Indexing
From records to searchable state: batch embedding, the embedding cache, index versioning, and atomic swaps so users never see a half-built index.
Indexing turns ingestion's records into searchable state: vectors plus the BM25 term index, stored with their metadata. It's conceptually simple — the engineering is in doing it fast, cheap, and without ever serving users a half-built index.
The three habits
- Batch your embedding calls. APIs accept dozens-to-hundreds of texts per request; embedding one-at-a-time is 50× slower for identical output. Batch ~100, respect rate limits, retry with backoff on the occasional 429.

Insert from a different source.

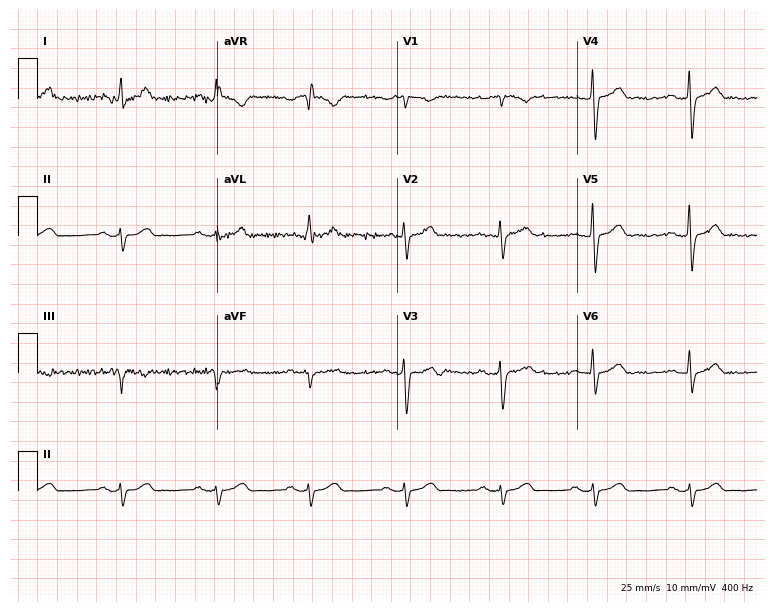
ECG — a 50-year-old man. Screened for six findings — first-degree AV block, right bundle branch block, left bundle branch block, sinus bradycardia, atrial fibrillation, sinus tachycardia — none is recorded. Only these six findings were labelled.

- Cache by content hash. Before embedding a chunk, check: have we embedded this exact text before? On re-indexing after a small corpus change, the cache turns a full re-embed into a handful of calls. Your
content_hashfield pays for itself here — same trick our products use for incremental refresh. - Version the index artifact.
index-v14/contains vectors + chunks.json + a manifest: corpus snapshot date, embedding model + version, chunker version, chunk count. When answers change mysteriously, the manifest diff answers 'what changed?' in one look.
{
"index_version": 14,
"built_at": "2026-07-06T09:12:00Z",
"embedding_model": "voyage-3.5-lite",
"chunker_version": "2.1",
"docs": 20, "chunks": 187,
"corpus_hash": "9c3fe2…",
"eval": { "recall_at_5": 0.93, "mrr": 0.81 } // Module 6 writes this
}The atomic swap
Rebuilds take minutes; queries arrive continuously. The rule: build the new index completely beside the old one, validate it, then swap a pointer. Never mutate the live index. The validation gate before the swap is your safety net: chunk count within expected range, spot-query sanity checks, and (from Module 6) the eval suite's retrieval metrics meeting their bar. A bad rebuild that never goes live is an incident report you didn't have to write. Bonus: the old index is still on disk, so rollback is re-pointing, not re-building.
Changing the embedding model — even a 'minor version bump' — invalidates every stored vector; new-model queries against old-model vectors produce silent nonsense, not errors. The manifest's embedding_model field plus a startup assertion (query model == index model) turns this from a haunting into an error message.